8.2 How the Output Was Used

The response was used as a general outline for the report structure. The code and explanations were modified to match the actual dataset, especially the wage outcome variable and the available predictors.

8.3 Verification

The code was checked by rendering the Quarto document, confirming that the dataset loaded correctly, and reviewing the model outputs, tables, and plots.

9 Final Reflections

With more time and better data, I would improve the analysis by adding more detailed performance variables such as goals, assists, minutes played, injury history, contract length, and transfer value.
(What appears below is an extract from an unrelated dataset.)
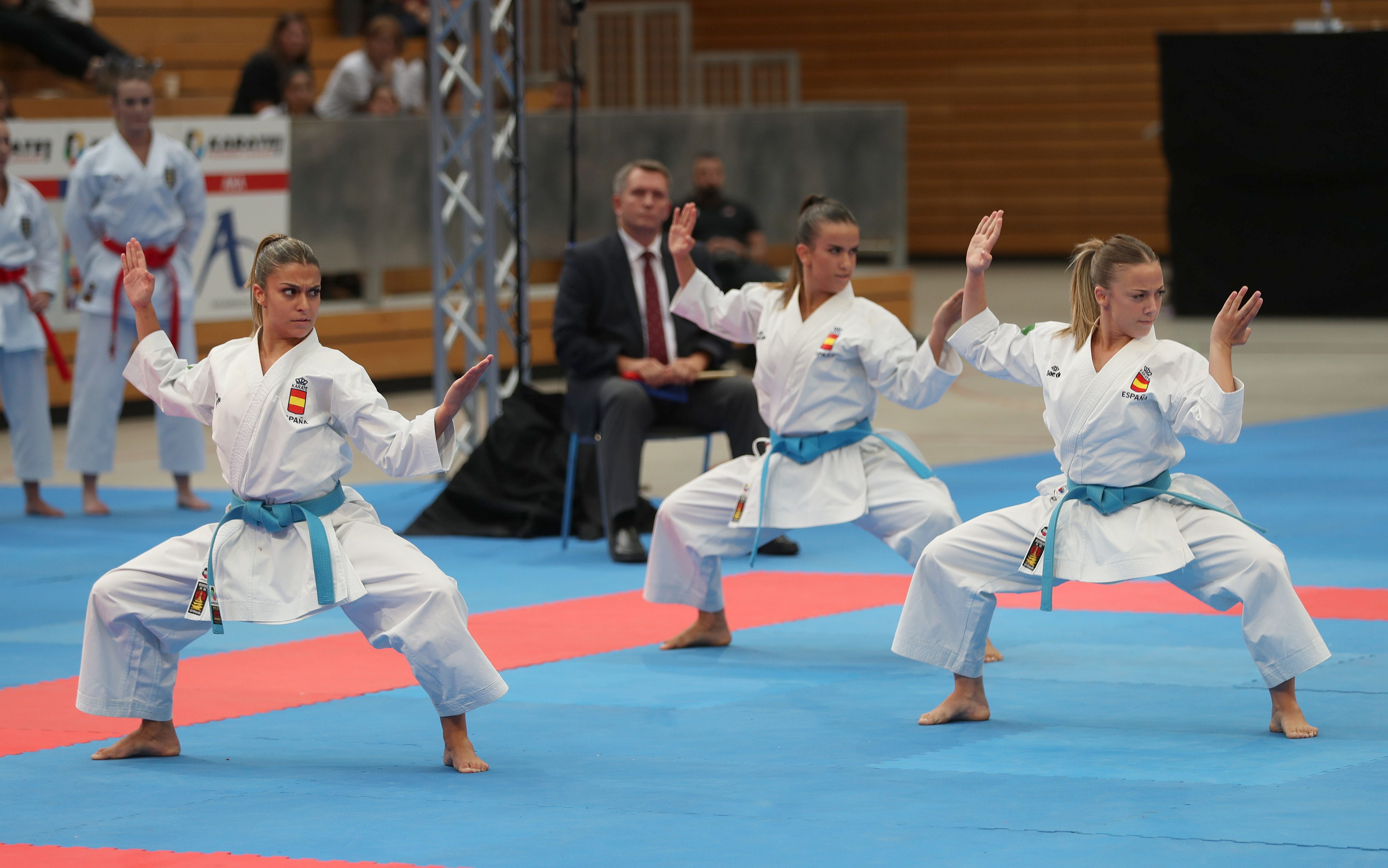 Female Team Kata am 16. September 2018 in der Karate1 Premier League Berlin 2018.

These variables would likely improve prediction accuracy and create a richer economic interpretation.

A new economic question inspired by this analysis is:

Do football players from certain nationalities or leagues earn wage premiums even after controlling for experience and performance?

This question would allow future research to investigate labor market segmentation, reputation effects, and possible wage inequality in professional football.

10 Conclusion

This final report examined the determinants of professional football player wages using a regression-based predictive modeling approach. The analysis showed that wages are highly right-skewed and that a log transformation makes the outcome more suitable for modeling.

The regression models suggest that player experience, international recognition, position, and league are useful predictors of wages. Economically, this supports the idea that football wages reflect both human capital and market visibility. Although the analysis has limitations, it provides a clear example of how data science methods can be used to study wage determination in a high-value sports labor market.